» TASK PROMPT: Any picture in the entries is to be skipped, while everything else is transcribed word for word.

» DATA PROVIDED:
========
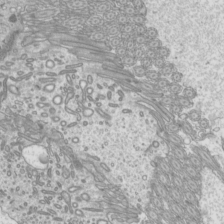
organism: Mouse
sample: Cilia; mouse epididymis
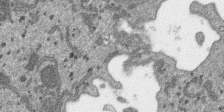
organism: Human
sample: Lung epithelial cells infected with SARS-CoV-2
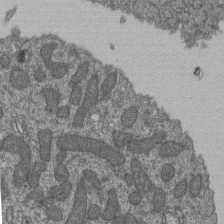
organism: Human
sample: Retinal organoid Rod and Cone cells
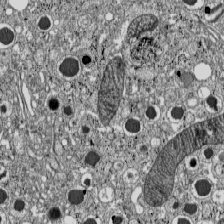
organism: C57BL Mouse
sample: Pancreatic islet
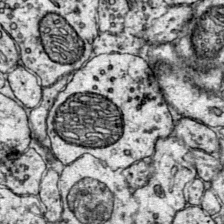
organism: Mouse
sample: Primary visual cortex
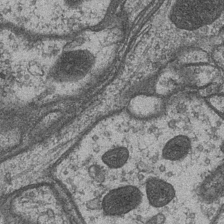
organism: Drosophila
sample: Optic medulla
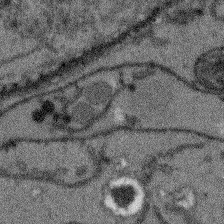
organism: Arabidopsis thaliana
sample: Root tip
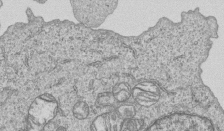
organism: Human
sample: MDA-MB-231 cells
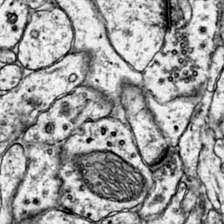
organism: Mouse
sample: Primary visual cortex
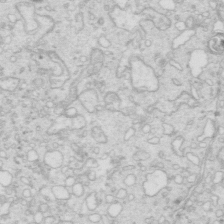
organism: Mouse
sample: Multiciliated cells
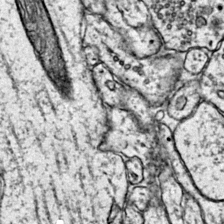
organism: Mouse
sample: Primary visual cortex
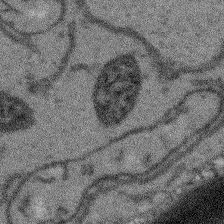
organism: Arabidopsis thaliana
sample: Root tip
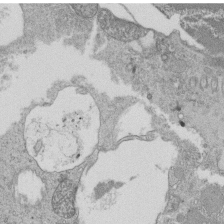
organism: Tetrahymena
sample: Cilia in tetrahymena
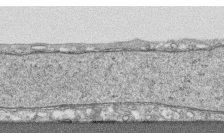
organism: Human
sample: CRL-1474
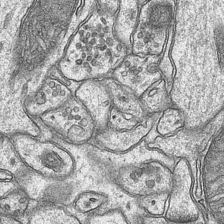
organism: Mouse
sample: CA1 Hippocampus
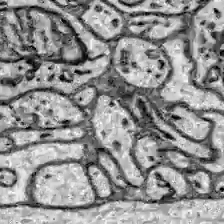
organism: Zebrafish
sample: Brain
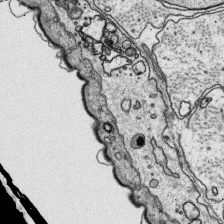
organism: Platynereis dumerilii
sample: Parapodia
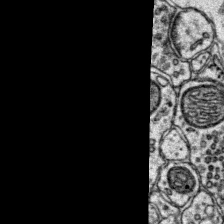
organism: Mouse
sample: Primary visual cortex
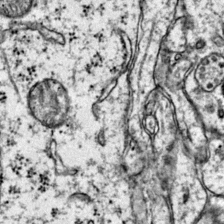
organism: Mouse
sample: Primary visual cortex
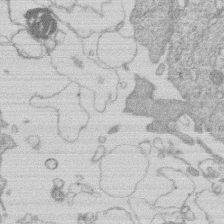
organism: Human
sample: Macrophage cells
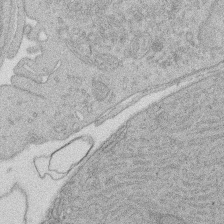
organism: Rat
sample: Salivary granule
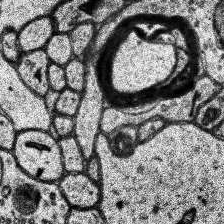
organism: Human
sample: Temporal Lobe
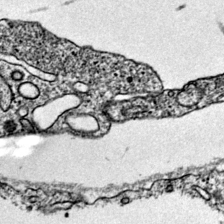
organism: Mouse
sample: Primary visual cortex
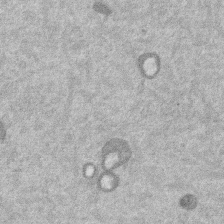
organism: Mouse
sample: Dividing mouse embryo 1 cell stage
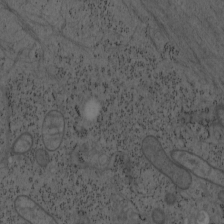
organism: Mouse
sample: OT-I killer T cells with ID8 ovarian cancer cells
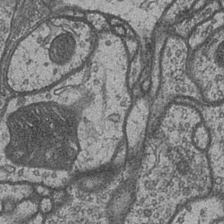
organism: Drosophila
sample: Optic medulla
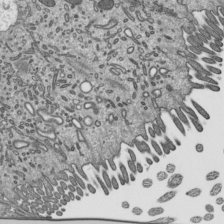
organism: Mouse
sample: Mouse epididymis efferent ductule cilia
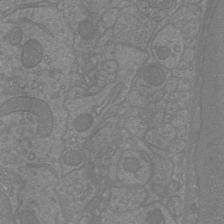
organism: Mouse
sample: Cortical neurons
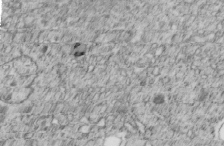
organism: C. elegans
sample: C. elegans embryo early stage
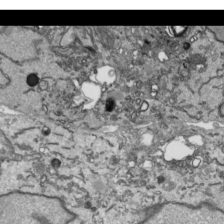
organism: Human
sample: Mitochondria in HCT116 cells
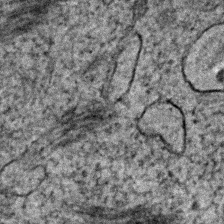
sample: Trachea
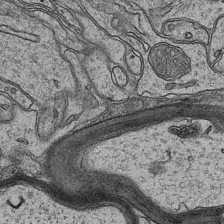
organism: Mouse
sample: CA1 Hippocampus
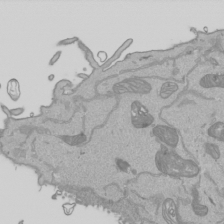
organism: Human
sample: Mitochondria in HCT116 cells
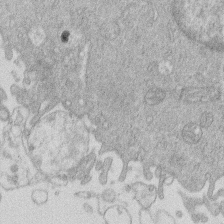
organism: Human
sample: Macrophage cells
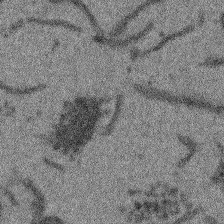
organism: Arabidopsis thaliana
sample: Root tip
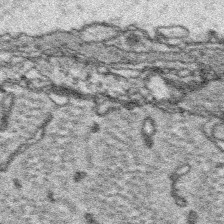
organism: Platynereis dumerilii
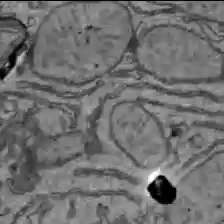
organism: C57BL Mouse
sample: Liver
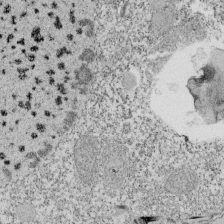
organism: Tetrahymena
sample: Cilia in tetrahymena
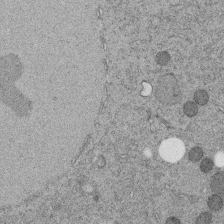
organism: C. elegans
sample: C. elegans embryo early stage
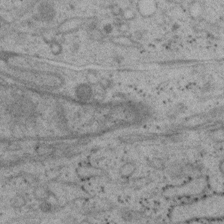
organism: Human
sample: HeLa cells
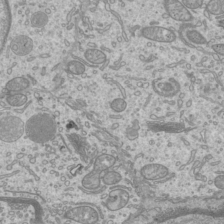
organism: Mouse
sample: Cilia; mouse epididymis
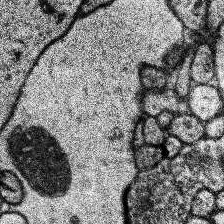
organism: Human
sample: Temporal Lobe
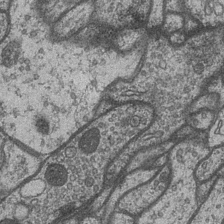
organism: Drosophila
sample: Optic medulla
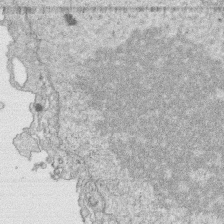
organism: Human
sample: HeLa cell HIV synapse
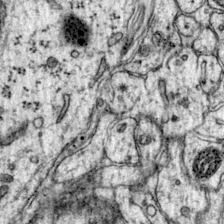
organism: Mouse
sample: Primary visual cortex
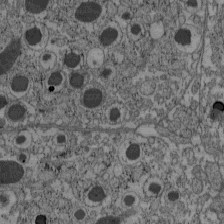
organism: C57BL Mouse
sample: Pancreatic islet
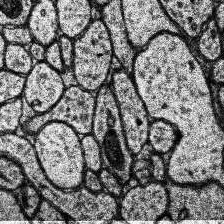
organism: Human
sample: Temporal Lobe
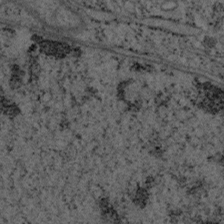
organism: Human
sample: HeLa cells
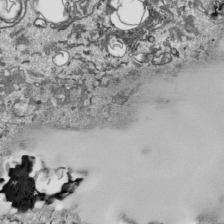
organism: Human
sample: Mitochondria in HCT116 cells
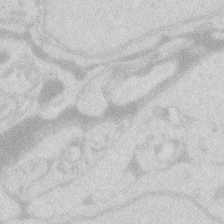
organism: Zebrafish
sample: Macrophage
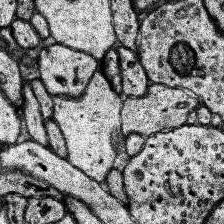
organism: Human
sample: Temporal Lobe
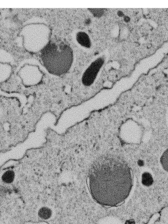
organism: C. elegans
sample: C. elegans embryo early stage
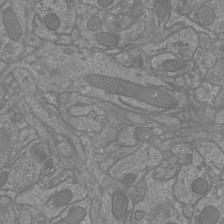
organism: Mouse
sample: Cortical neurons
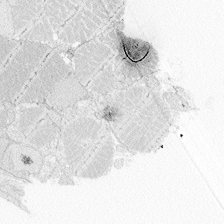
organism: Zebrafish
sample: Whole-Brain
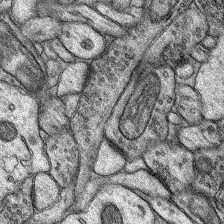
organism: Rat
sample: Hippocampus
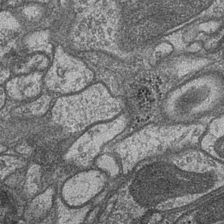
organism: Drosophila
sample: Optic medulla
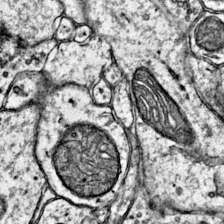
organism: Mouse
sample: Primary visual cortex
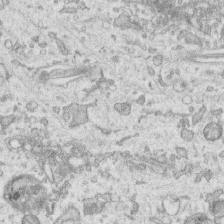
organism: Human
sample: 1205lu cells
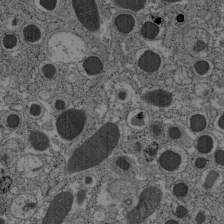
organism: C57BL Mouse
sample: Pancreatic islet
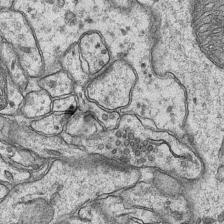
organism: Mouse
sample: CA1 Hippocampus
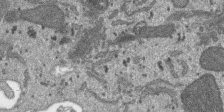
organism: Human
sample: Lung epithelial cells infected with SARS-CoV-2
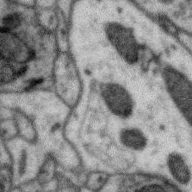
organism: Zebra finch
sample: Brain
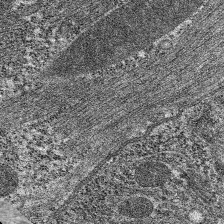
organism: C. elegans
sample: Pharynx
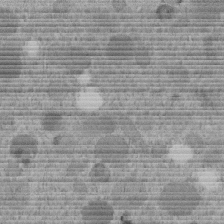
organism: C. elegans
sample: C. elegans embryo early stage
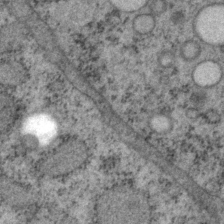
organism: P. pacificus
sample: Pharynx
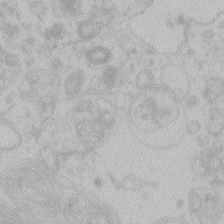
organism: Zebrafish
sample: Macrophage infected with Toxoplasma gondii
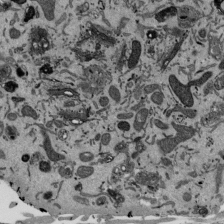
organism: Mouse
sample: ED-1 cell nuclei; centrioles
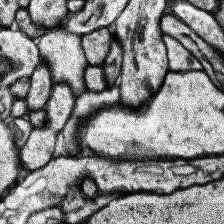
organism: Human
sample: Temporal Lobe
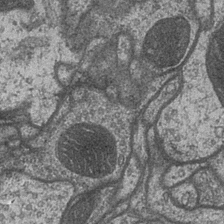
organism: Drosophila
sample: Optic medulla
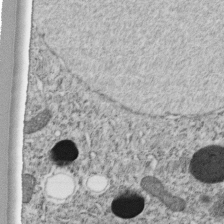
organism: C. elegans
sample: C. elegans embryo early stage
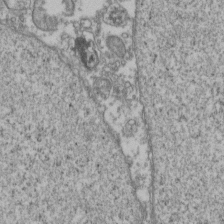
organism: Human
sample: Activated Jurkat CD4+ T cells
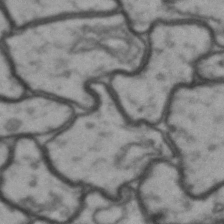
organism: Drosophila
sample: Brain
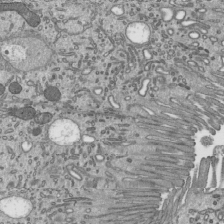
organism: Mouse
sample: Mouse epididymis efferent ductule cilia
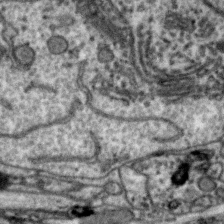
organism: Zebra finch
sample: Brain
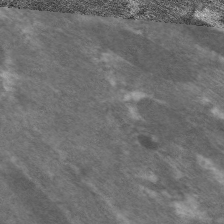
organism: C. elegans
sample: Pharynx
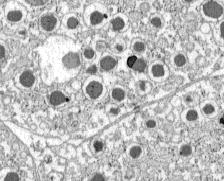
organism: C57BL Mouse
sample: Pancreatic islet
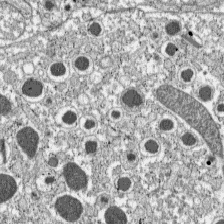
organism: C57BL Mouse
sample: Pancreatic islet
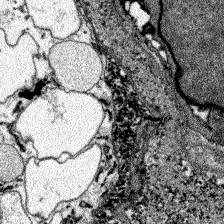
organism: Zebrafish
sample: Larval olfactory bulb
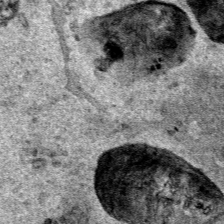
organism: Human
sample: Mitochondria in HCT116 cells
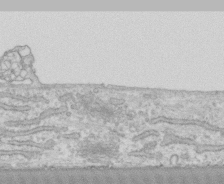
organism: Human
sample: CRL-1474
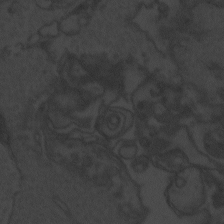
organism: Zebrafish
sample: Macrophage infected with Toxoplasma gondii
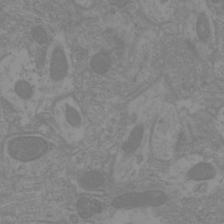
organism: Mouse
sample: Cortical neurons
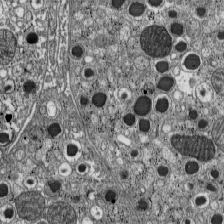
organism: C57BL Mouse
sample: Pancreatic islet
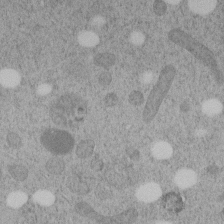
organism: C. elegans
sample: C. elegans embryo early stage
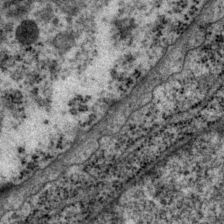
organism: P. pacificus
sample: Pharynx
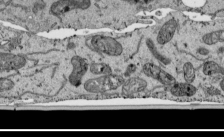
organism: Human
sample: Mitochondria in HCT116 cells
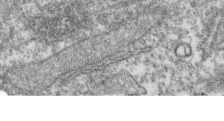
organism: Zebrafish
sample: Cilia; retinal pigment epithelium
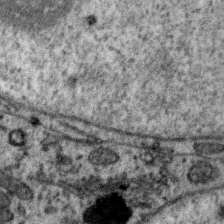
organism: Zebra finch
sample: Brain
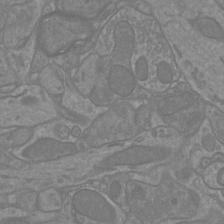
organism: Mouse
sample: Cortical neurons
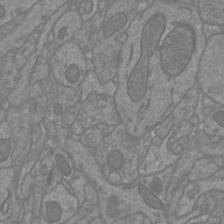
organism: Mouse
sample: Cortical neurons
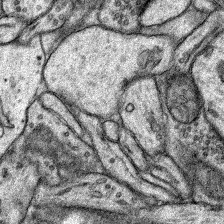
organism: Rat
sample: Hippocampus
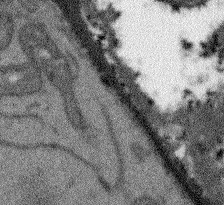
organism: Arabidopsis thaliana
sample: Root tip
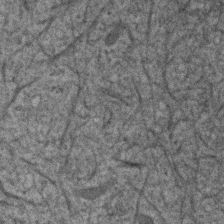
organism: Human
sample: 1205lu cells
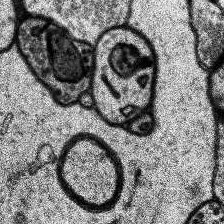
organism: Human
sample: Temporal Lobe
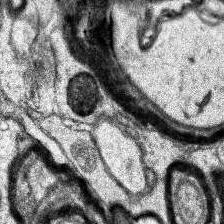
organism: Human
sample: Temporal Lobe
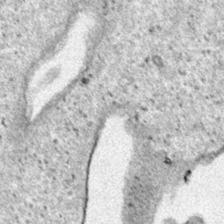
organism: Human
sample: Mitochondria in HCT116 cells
========
» ANSWER BOX:
organism: Mouse
sample: Cilia; mouse epididymis
organism: Human
sample: Lung epithelial cells infected with SARS-CoV-2
organism: Human
sample: Retinal organoid Rod and Cone cells
organism: C57BL Mouse
sample: Pancreatic islet
organism: Mouse
sample: Primary visual cortex
organism: Drosophila
sample: Optic medulla
organism: Arabidopsis thaliana
sample: Root tip
organism: Human
sample: MDA-MB-231 cells
organism: Mouse
sample: Primary visual cortex
organism: Mouse
sample: Multiciliated cells
organism: Mouse
sample: Primary visual cortex
organism: Arabidopsis thaliana
sample: Root tip
organism: Tetrahymena
sample: Cilia in tetrahymena
organism: Human
sample: CRL-1474
organism: Mouse
sample: CA1 Hippocampus
organism: Zebrafish
sample: Brain
organism: Platynereis dumerilii
sample: Parapodia
organism: Mouse
sample: Primary visual cortex
organism: Mouse
sample: Primary visual cortex
organism: Human
sample: Macrophage cells
organism: Rat
sample: Salivary granule
organism: Human
sample: Temporal Lobe
organism: Mouse
sample: Primary visual cortex
organism: Mouse
sample: Dividing mouse embryo 1 cell stage
organism: Mouse
sample: OT-I killer T cells with ID8 ovarian cancer cells
organism: Drosophila
sample: Optic medulla
organism: Mouse
sample: Mouse epididymis efferent ductule cilia
organism: Mouse
sample: Cortical neurons
organism: C. elegans
sample: C. elegans embryo early stage
organism: Human
sample: Mitochondria in HCT116 cells
sample: Trachea
organism: Mouse
sample: CA1 Hippocampus
organism: Human
sample: Mitochondria in HCT116 cells
organism: Human
sample: Macrophage cells
organism: Arabidopsis thaliana
sample: Root tip
organism: Platynereis dumerilii
organism: C57BL Mouse
sample: Liver
organism: Tetrahymena
sample: Cilia in tetrahymena
organism: C. elegans
sample: C. elegans embryo early stage
organism: Human
sample: HeLa cells
organism: Mouse
sample: Cilia; mouse epididymis
organism: Human
sample: Temporal Lobe
organism: Drosophila
sample: Optic medulla
organism: Human
sample: HeLa cell HIV synapse
organism: Mouse
sample: Primary visual cortex
organism: C57BL Mouse
sample: Pancreatic islet
organism: Human
sample: Temporal Lobe
organism: Human
sample: HeLa cells
organism: Human
sample: Mitochondria in HCT116 cells
organism: Zebrafish
sample: Macrophage
organism: Human
sample: Temporal Lobe
organism: C. elegans
sample: C. elegans embryo early stage
organism: Mouse
sample: Cortical neurons
organism: Zebrafish
sample: Whole-Brain
organism: Rat
sample: Hippocampus
organism: Drosophila
sample: Optic medulla
organism: Mouse
sample: Primary visual cortex
organism: Human
sample: 1205lu cells
organism: C57BL Mouse
sample: Pancreatic islet
organism: Mouse
sample: CA1 Hippocampus
organism: Human
sample: Lung epithelial cells infected with SARS-CoV-2
organism: Zebra finch
sample: Brain
organism: C. elegans
sample: Pharynx
organism: C. elegans
sample: C. elegans embryo early stage
organism: P. pacificus
sample: Pharynx
organism: Zebrafish
sample: Macrophage infected with Toxoplasma gondii
organism: Mouse
sample: ED-1 cell nuclei; centrioles
organism: Human
sample: Temporal Lobe
organism: Drosophila
sample: Optic medulla
organism: C. elegans
sample: C. elegans embryo early stage
organism: Human
sample: Activated Jurkat CD4+ T cells
organism: Drosophila
sample: Brain
organism: Mouse
sample: Mouse epididymis efferent ductule cilia
organism: Zebra finch
sample: Brain
organism: C. elegans
sample: Pharynx
organism: C57BL Mouse
sample: Pancreatic islet
organism: C57BL Mouse
sample: Pancreatic islet
organism: Zebrafish
sample: Larval olfactory bulb
organism: Human
sample: Mitochondria in HCT116 cells
organism: Human
sample: CRL-1474
organism: Zebrafish
sample: Macrophage infected with Toxoplasma gondii
organism: Mouse
sample: Cortical neurons
organism: C57BL Mouse
sample: Pancreatic islet
organism: C. elegans
sample: C. elegans embryo early stage
organism: P. pacificus
sample: Pharynx
organism: Human
sample: Mitochondria in HCT116 cells
organism: Zebrafish
sample: Cilia; retinal pigment epithelium
organism: Zebra finch
sample: Brain
organism: Mouse
sample: Cortical neurons
organism: Mouse
sample: Cortical neurons
organism: Rat
sample: Hippocampus
organism: Arabidopsis thaliana
sample: Root tip
organism: Human
sample: 1205lu cells
organism: Human
sample: Temporal Lobe
organism: Human
sample: Temporal Lobe
organism: Human
sample: Mitochondria in HCT116 cells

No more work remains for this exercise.